(Beginning of DATA TO PROCESS)

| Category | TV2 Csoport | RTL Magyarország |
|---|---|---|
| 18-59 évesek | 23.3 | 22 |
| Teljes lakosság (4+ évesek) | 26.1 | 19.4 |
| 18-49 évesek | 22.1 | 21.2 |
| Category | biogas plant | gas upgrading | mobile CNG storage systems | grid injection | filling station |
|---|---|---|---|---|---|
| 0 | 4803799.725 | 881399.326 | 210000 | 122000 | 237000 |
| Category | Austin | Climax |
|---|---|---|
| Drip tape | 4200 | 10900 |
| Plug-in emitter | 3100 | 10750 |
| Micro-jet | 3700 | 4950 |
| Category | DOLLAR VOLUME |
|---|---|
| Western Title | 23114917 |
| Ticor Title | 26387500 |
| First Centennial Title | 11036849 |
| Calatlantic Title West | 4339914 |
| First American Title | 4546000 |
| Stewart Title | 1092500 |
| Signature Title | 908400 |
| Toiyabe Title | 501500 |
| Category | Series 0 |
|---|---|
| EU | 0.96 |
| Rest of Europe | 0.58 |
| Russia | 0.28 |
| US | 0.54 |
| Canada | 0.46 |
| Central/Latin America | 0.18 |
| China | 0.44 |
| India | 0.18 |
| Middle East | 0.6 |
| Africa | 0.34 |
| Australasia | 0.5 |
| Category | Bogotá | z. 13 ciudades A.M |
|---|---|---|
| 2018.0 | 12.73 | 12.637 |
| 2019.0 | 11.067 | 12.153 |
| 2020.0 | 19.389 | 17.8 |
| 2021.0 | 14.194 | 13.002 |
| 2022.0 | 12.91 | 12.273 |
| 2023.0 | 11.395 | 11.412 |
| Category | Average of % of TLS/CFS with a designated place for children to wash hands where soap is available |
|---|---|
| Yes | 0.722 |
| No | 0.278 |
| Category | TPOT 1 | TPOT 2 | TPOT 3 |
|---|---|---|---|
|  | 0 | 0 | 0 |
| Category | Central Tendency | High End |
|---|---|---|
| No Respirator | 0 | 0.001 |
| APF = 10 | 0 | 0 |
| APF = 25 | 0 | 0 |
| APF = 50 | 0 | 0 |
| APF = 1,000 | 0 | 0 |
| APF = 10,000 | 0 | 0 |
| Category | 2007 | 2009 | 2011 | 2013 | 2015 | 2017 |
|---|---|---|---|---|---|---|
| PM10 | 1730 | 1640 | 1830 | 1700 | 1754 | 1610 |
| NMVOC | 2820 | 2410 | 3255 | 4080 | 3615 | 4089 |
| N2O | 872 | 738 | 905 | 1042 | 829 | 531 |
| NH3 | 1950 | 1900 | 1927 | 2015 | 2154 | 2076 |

(End of DATA TO PROCESS)

Write the data out once more. Keep every word the same.

**YOUR RESPONSE**
| Category | TV2 Csoport | RTL Magyarország |
|---|---|---|
| 18-59 évesek | 23.3 | 22 |
| Teljes lakosság (4+ évesek) | 26.1 | 19.4 |
| 18-49 évesek | 22.1 | 21.2 |
| Category | biogas plant | gas upgrading | mobile CNG storage systems | grid injection | filling station |
|---|---|---|---|---|---|
| 0 | 4803799.725 | 881399.326 | 210000 | 122000 | 237000 |
| Category | Austin | Climax |
|---|---|---|
| Drip tape | 4200 | 10900 |
| Plug-in emitter | 3100 | 10750 |
| Micro-jet | 3700 | 4950 |
| Category | DOLLAR VOLUME |
|---|---|
| Western Title | 23114917 |
| Ticor Title | 26387500 |
| First Centennial Title | 11036849 |
| Calatlantic Title West | 4339914 |
| First American Title | 4546000 |
| Stewart Title | 1092500 |
| Signature Title | 908400 |
| Toiyabe Title | 501500 |
| Category | Series 0 |
|---|---|
| EU | 0.96 |
| Rest of Europe | 0.58 |
| Russia | 0.28 |
| US | 0.54 |
| Canada | 0.46 |
| Central/Latin America | 0.18 |
| China | 0.44 |
| India | 0.18 |
| Middle East | 0.6 |
| Africa | 0.34 |
| Australasia | 0.5 |
| Category | Bogotá | z. 13 ciudades A.M |
|---|---|---|
| 2018.0 | 12.73 | 12.637 |
| 2019.0 | 11.067 | 12.153 |
| 2020.0 | 19.389 | 17.8 |
| 2021.0 | 14.194 | 13.002 |
| 2022.0 | 12.91 | 12.273 |
| 2023.0 | 11.395 | 11.412 |
| Category | Average of % of TLS/CFS with a designated place for children to wash hands where soap is available |
|---|---|
| Yes | 0.722 |
| No | 0.278 |
| Category | TPOT 1 | TPOT 2 | TPOT 3 |
|---|---|---|---|
|  | 0 | 0 | 0 |
| Category | Central Tendency | High End |
|---|---|---|
| No Respirator | 0 | 0.001 |
| APF = 10 | 0 | 0 |
| APF = 25 | 0 | 0 |
| APF = 50 | 0 | 0 |
| APF = 1,000 | 0 | 0 |
| APF = 10,000 | 0 | 0 |
| Category | 2007 | 2009 | 2011 | 2013 | 2015 | 2017 |
|---|---|---|---|---|---|---|
| PM10 | 1730 | 1640 | 1830 | 1700 | 1754 | 1610 |
| NMVOC | 2820 | 2410 | 3255 | 4080 | 3615 | 4089 |
| N2O | 872 | 738 | 905 | 1042 | 829 | 531 |
| NH3 | 1950 | 1900 | 1927 | 2015 | 2154 | 2076 |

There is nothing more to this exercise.